What does this PR do?
This PR adds a Model Context Protocol (MCP) server for intelligent PR analysis and prioritization in the Lightning-Thunder repository. The server enables maintainers and contributors to efficiently triage and review the PR queue using both heuristic analysis and LLM-powered insights.
Users can generate both heuristic and LLM-based evaluations of the PRs, to prioritize which PR need to be reviewed asap
After installing the MCP in Cursor as:
{
"mcpServers": {
"thunder-dev-mcp": {
"type":"stdio",
"command": "PATH TO YOUR PYTHON BIN",
"args": ["/PATH TO/lightning-thunder/mcp_server/server.py"],
"env": {
}
}
}
}
it's possible to run the following examples:
- List all open PRs: Ask to Cursor: "Can you list the open PRs for lightning-thunder?"
- Analyze a specific PR: "Analyze PR #1234 from lightning-thunder"
- Get prioritized PRs: "Show me the top priority PRs for lightning-thunder with a score above 40"
- Check stale PRs: "Find all PRs that haven't been updated in 45 days"
- Generate risk report: "Generate a risk report for all high-risk PRs (score >= 6)"
- Advanced: Generate LLM priority prompt: "Generate an LLM priority prompt for PRs: 1234, 1235, 1236"
- Have a full heuristic + LLM based analyses of PRs: "Can you run an LLM batch analysis on all the open lightning-thunder PRs please?"
The last approach will return a summary like this:
### 1. LLM Priority Scores (0-100)
PR #2689: Delay Inductor until we get real input tensors
Priority Score: 85/100
This PR fixes a guard failure issue (#2680) with Inductor-compiled submodules and has 2 approvals. The change is targeted and addresses a real runtime bug affecting the Thunder-Inductor integration.
PR #2652: Move DTensor isinstance check from runtime to trace construction time
Priority Score: 75/100
Moves DTensor detection from runtime to trace construction, improving performance and correctness. Already has 1 approval and good engagement, addressing a real optimization opportunity.
PR #2675: Record last_trace_cache_stop when miss the cache
Priority Score: 70/100
Fixes a clear bug in cache profiling where stop time is only recorded on hits. Simple 2-line fix that improves observability and correctness.
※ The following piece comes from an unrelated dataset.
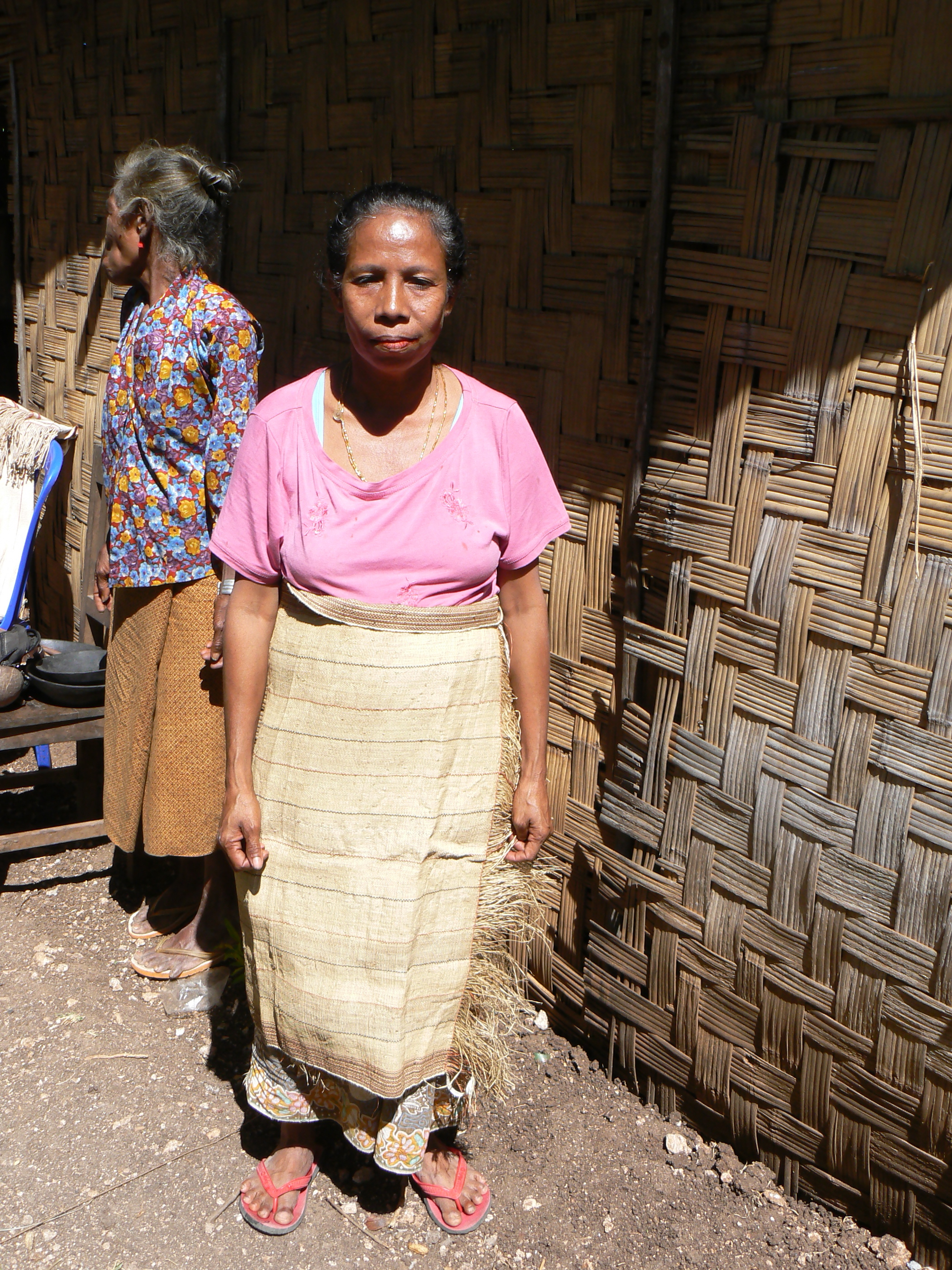 Frau in Macadade, Atauro mit Rock aus Naturfassern.

PR #2697: benchmark_inference: Add CLI option to enable thunder CUDAGraph Transform
Priority Score: 60/100
Has 3 approvals and adds useful benchmarking capability, but has conflicts that need resolution. Testing/benchmarking infrastructure improvement.
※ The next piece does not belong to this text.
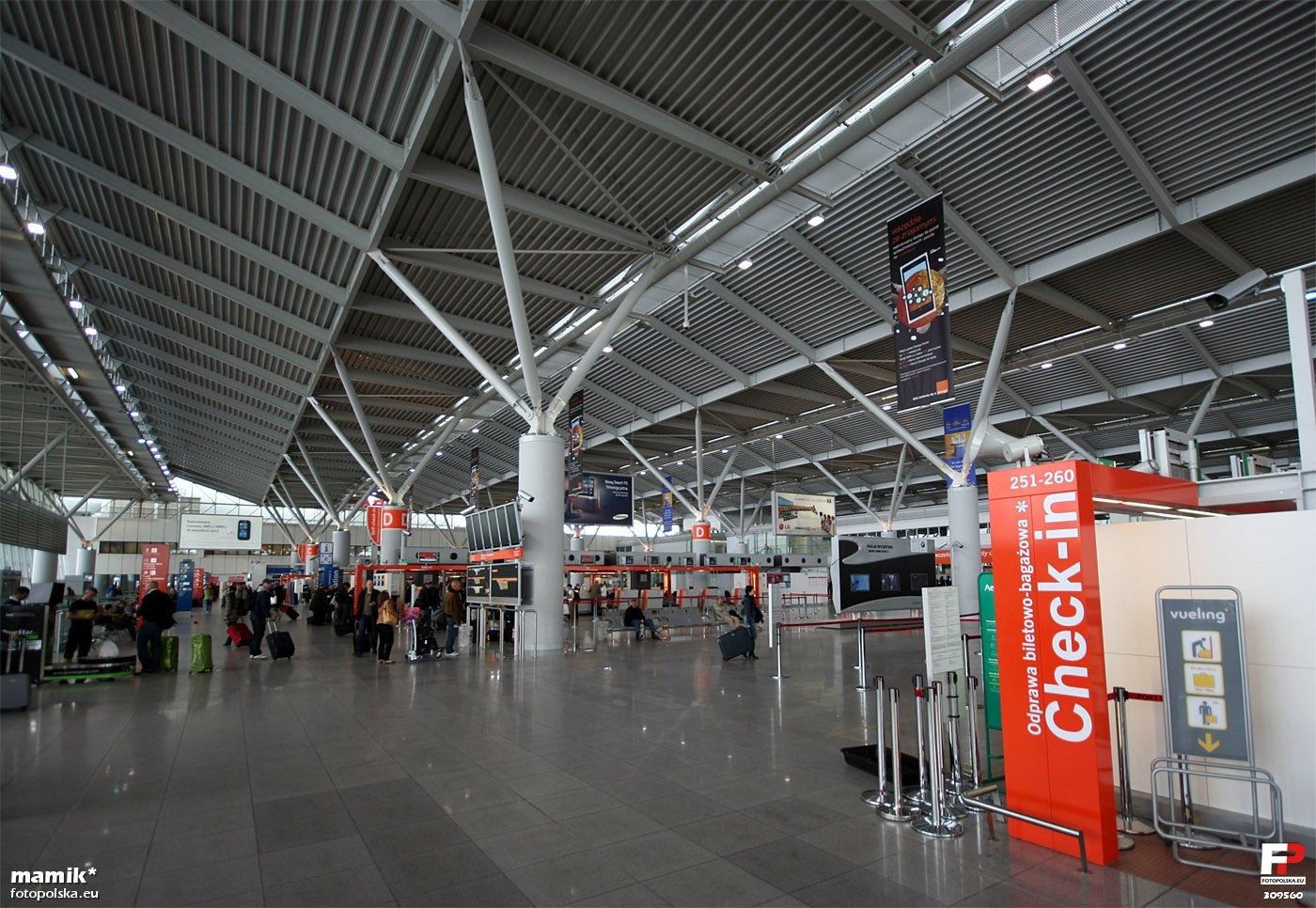 Ogólnodostępna hala odlotów czyli tzw. stanowiska check-in

PR #2695: benchmark_inference: Allow passing cache option as cli arg
Priority Score: 55/100
Similar to #2697, has 2 approvals but needs conflict resolution. Enhances benchmarking flexibility.
...
### 2. Prioritized Review Order
🔥 CRITICAL (Review Today):
PR #2689 - Delay Inductor until we get real input tensors
Why: Fixes guard failures, 2 approvals, no conflicts, addresses real bug
Action: Final review and merge
PR #2675 - Record last_trace_cache_stop when miss the cache
Why: 2-line bug fix in profiling, clear and correct
Action: Quick review and merge
PR #2652 - Move DTensor isinstance check from runtime to trace construction time
Why: Performance optimization, 1 approval, clean changes
Action: Final review and merge
...
### 🚨 HIGH (Review This Week):
PR #2553 - Fix gradient mismatch in checkpointing by preserving node metadata
Why: Correctness fix for checkpointing gradients, small surgical change
Action: Verify the fix and merge
PR #2697 & #2695 - Benchmark infrastructure improvements
Why: Both have approvals but need conflict resolution
Action: Resolve conflicts, then merge
PR #2305 - Add torch.scaled_mm
- Why: Important for quantization workflows, active discussion
Action: Address remaining review comments and merge
...
### ⚠️ MEDIUM (Review When Possible):
PR #2184 - Advanced indexing support for n-dimensional integer indexing tensors
Why: Significant feature enhancement, needs fresh eyes after staleness
Action: Full review, verify correctness with comprehensive tests
PR #2071 - add liger kernel executor
Why: Strategic performance addition, needs CI fixes
Action: Help contributor fix CI, then review
PR #2340 - Add cutlass-python-dsl executor
Why: Large strategic addition, forward-only currently
Action: Assess backward support plan, then review
...
### 3. Key Recommendations
✅ Safe to Merge Immediately (after quick final check):
PR #2689 - Inductor timing fix (2 approvals)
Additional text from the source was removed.